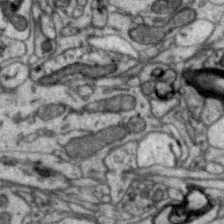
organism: Zebra finch
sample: Brain
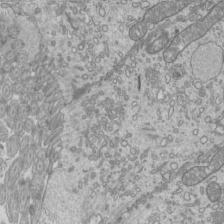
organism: Mouse
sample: Cilia; mouse epididymis
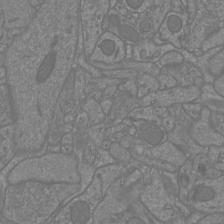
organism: Mouse
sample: Cortical neurons
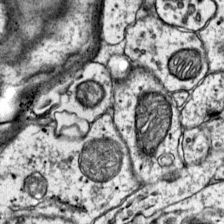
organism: Mouse
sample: Primary visual cortex
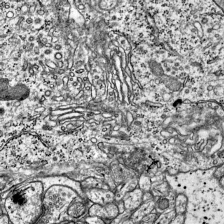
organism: Mouse
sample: Visual Cortex
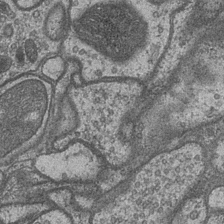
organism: Drosophila
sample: Optic medulla
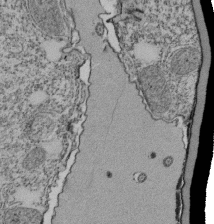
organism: Tetrahymena
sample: Cilia in tetrahymena
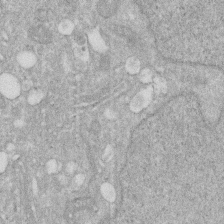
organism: Human
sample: HIV infected U937 cells
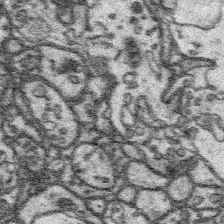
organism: Platynereis dumerilii
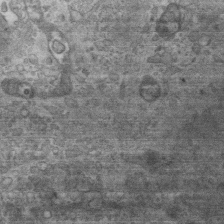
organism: Mouse
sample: Centriole in ependymal cells
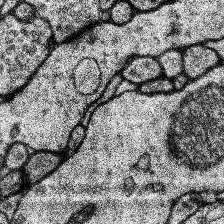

--*--

_Task requirements_
Leave out the pictures and repeat everything else in the records exactly.

_Solved problem_
organism: Zebra finch
sample: Brain
organism: Mouse
sample: Cilia; mouse epididymis
organism: Mouse
sample: Cortical neurons
organism: Mouse
sample: Primary visual cortex
organism: Mouse
sample: Visual Cortex
organism: Drosophila
sample: Optic medulla
organism: Tetrahymena
sample: Cilia in tetrahymena
organism: Human
sample: HIV infected U937 cells
organism: Platynereis dumerilii
organism: Mouse
sample: Centriole in ependymal cells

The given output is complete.